• GOAL OF THE EXERCISE
Give back the listing in full and exactly, leaving out the images.

• DATA EXCERPT
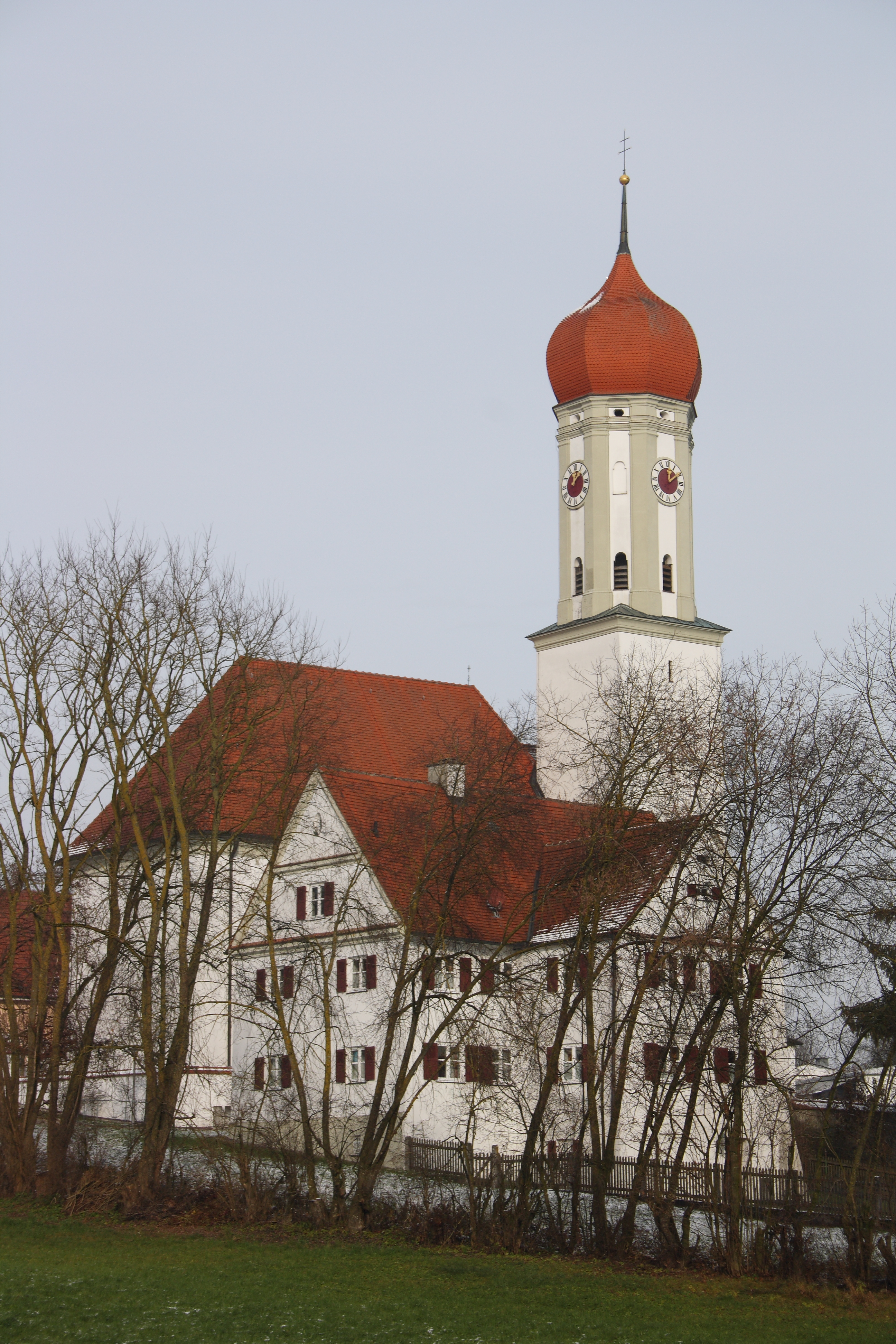 Katholische Pfarr- und Wallfahrtskirche Mariä Schmerzen in Waldkirch, einem Ortsteil von Winterbach (Schwaben), 1745 von Joseph Dossenberger (1721-1785) errichtet
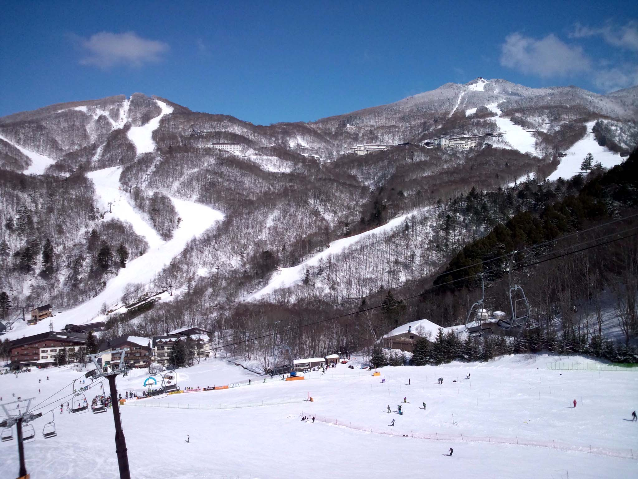 西館山(左)と東館山(右)。ジャイアントスキー場から撮影。左の西館山にあるのが西館山スキー場。右奥の東館山にあるのが発哺ブナ平スキー場や東館山スキー場。
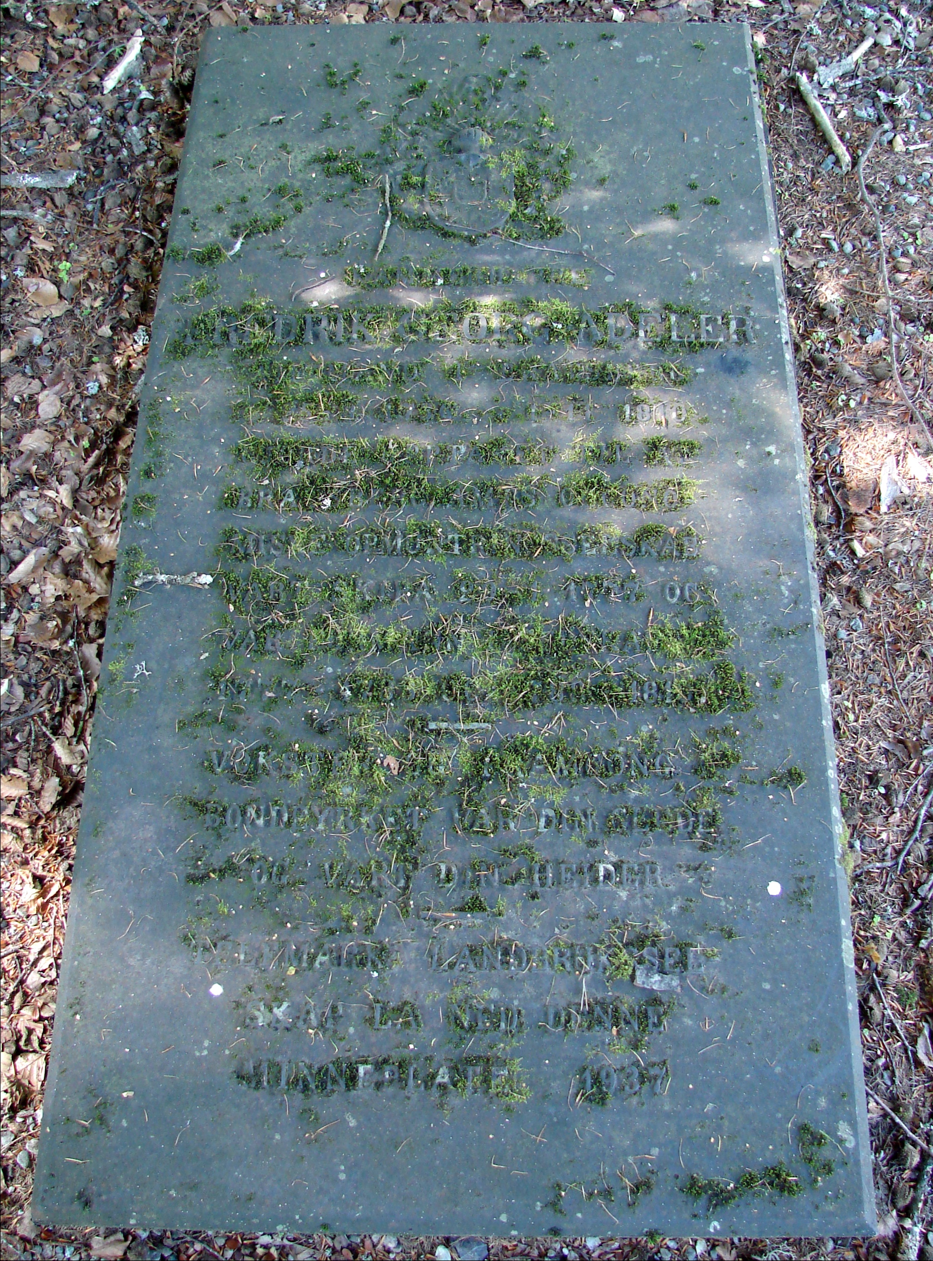 Mindeplade over Frederik Georg Adeler (1736—1810), Solum Kirkes kirkegård, Telemark

• COMPLETED TASK
 Katholische Pfarr- und Wallfahrtskirche Mariä Schmerzen in Waldkirch, einem Ortsteil von Winterbach (Schwaben), 1745 von Joseph Dossenberger (1721-1785) errichtet
 西館山(左)と東館山(右)。ジャイアントスキー場から撮影。左の西館山にあるのが西館山スキー場。右奥の東館山にあるのが発哺ブナ平スキー場や東館山スキー場。
 Mindeplade over Frederik Georg Adeler (1736—1810), Solum Kirkes kirkegård, Telemark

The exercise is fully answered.